Simon trained six days a week mixing up his sessions with strength on Monday, Wednesday and Friday, conditioning on Tuesday and Thursday and a ‘fit fest’ on Saturday.
“Essentially, I haven’t had any injuries in that time – and that’s down to well-trained coaches focusing properly on performing the moves,” he said.
How did Simon train to get in shape?
On Mondays we train ‘knee bend’ or more commonly known as ‘squat day’, although this is less specific.
This is a lower body emphasis, pushing through the legs through a knee bend.
As someone with arthritis in my left knee and torn cartilage in my right, I was skeptical about doing this. I was proven wrong, and there is always a way to adapt to injuries.
Wednesday’s focus is on the upper body push-pull, which is pretty self-explanatory.
Fridays focus on the hip hinge, which is commonly associated with deadlifts, although we use many variations of it.
The other days are mainly devoted to conditioning, achieved through a mixture of ergometer training (assault bike, rower, ski) and weightlifting with a certain tempo and movement.

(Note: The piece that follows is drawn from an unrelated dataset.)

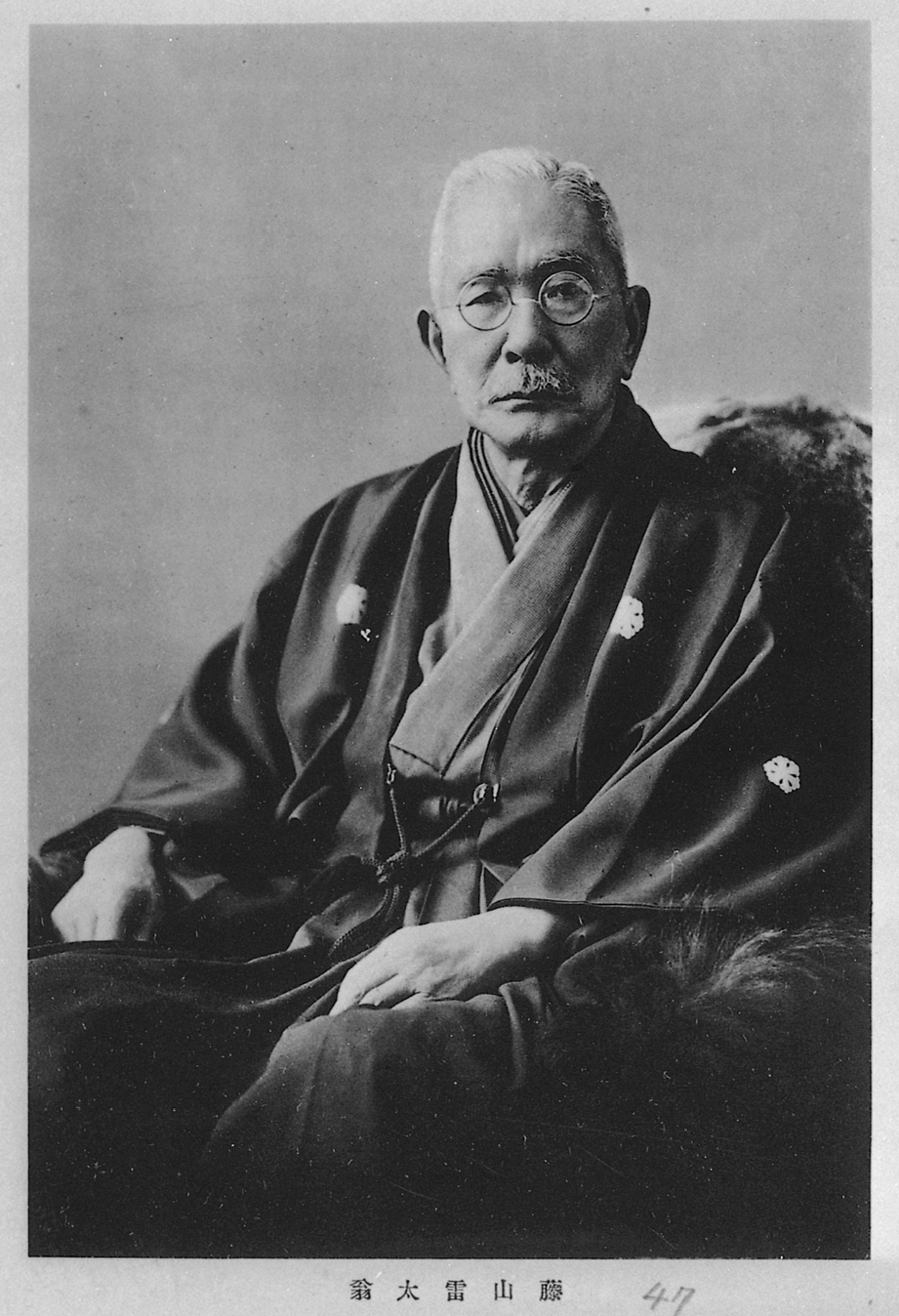 Portrait of Fujiyama Raita (藤山雷太, 1863 – 1938)

Simon started with a 15% calorie deficit and slowly built in maintenance — the calories you eat so you don’t lose or gain weight — then a period of surplus before another deficit.

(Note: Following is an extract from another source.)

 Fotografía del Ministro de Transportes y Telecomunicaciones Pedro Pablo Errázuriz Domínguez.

“Macro splits were explained to me as a way to ensure the right amount of energy, while causing fat loss, muscle gain and hormonal balance at different stages. This balance was essential”, a- he declared.
‘My specific eating routine included what many call intermittent fasting, although the truth is I wasn’t following this as a manager – I just don’t get hungry in the morning and don’t like to eat breakfast .
“I eat normally after training in the 12:15 p.m. sessions, opting for a healthy grilled chicken full wrap with avocado, leafy greens, tomato and, because I love it, cheese .
Simon started with a 15% calorie deficit and slowly built in maintenance – the calories you eat so you don’t lose or gain weight – then a period of surplus before another deficit
“If the day was more cardio intensive, I might have pasta with a lean meat sauce, and periodically a vegetarian or vegan option, as I tend to enjoy those meals too.
“I always take a protein shake after training, especially since it’s convenient.”
“Getting your protein is so vital, and I usually struggle to eat enough of it, so this is a great way to get it easily.”
Dinners were usually lean chicken or fish with carbs like brown rice and potatoes on the side.
“I made my own pizza, saving about 40 to 45 percent of the calories by making it myself, but not having to use things like cauliflower bases,” he said.
Simon feels confident, lighter, sleeps better and no longer makes excuses to keep his shirt on at the beach
“I would even make my own fried chicken – my air fryer was a godsend!” Anything you can control or monitor will help. I tracked calories for a while, until I felt like I figured out what foods were just eyeballing. Then I took it easier.
And the results speak for themselves.
Simon feels confident, lighter, sleeps better and no longer makes excuses to keep his shirt on at the beach.
“I didn’t think that at my age it would be possible to transform like that. It really lifts me up. I wish everyone to feel that,” he said.